An hour or so into the sharing, I noticed Billy’s hands trembling as he opened and closed his fist around three small stones. Each one had a name printed on it.

“It started yesterday, when Steve told me he had also served in Vietnam and asked me where I served. I told him I don’t talk about it,” Billy said, his face wrought with anguish.“ And then Nebraska limped back into my dreams last night. Early this morning, after a walk along the cliff, the visions returned: flag-draped caskets, the bodies of my friends, the beggars on street corners back home, too traumatized to reconnect with life again.” Billy rolled the stones between his hands as he spoke, as though he was soothing the bodies of his friends back to life with his love and regret.

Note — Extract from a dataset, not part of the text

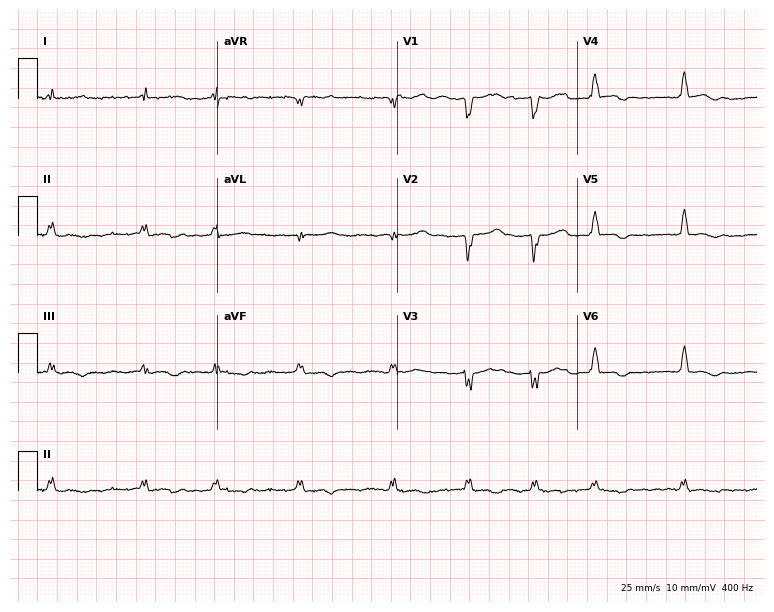
12-lead ECG from a woman, 69 years old. No first-degree AV block, right bundle branch block, left bundle branch block, sinus bradycardia, atrial fibrillation or sinus tachycardia recorded for this tracing. Findings outside these six are not listed.

The story that had been buried deep in the unreachable recesses of Billy’s heart spilled out into the circle. Billy had served as an airborne ranger in Vietnam and watched three of his men die in unthinkable ways. He had tried for years to push the memories away from his thoughts, prayers, and dreams.

Waves of words and deep feelings washed out of Billy’s heart and soul as the circle held him in silence. It was then that Steve stood up, pushed his chair back and walked slowly behind the circle of chairs until he stood at the back of Billy’s chair. Steve then leaned in and gently wrapped his arms around Billy’s chest, their faces touching. The men held on to each other and wept for what seemed like a very long time.

When Billy lifted his head, I knew he was through the worst of the memories, and when he dropped to his hands and knees and crawled to the bowl of water to drop his stones in, and then lifted handfuls of water to his head and face, I knew that his deep healing had begun.

Steve told me later that he, too, was healed in the process. “There was a palpable sense that Billy and I were both being held and supported by the focused and loving intent of everyone else in the room. In those moments, for the first time in my life, I felt my authentic self—who I am and what I’m really made of. The inherent goodness in my heart and soul that I hadn’t known was there had been revealed to me.”

Later that same day, Billy’s new friends and the wild purple irises in the meadow looked on as he tucked his three rocks into the dark clay soil on the cliff edge, alongside others’ rocks of loss. Billy had tended his sorrows and, in so doing, had deeply honored his three friends, as well as each one of us in the circle who are forever changed by one man’s unwavering courage to heal.

May we all find community to help one other attend to our unattended sorrows before we leave this world.

Janie Brown is the executive director of the Callanish Society, a nonprofit organization she co-founded in 1995 for people who are irrevocably changed by cancer and who want to heal, whether it be into life or death. She is currently working on her first book.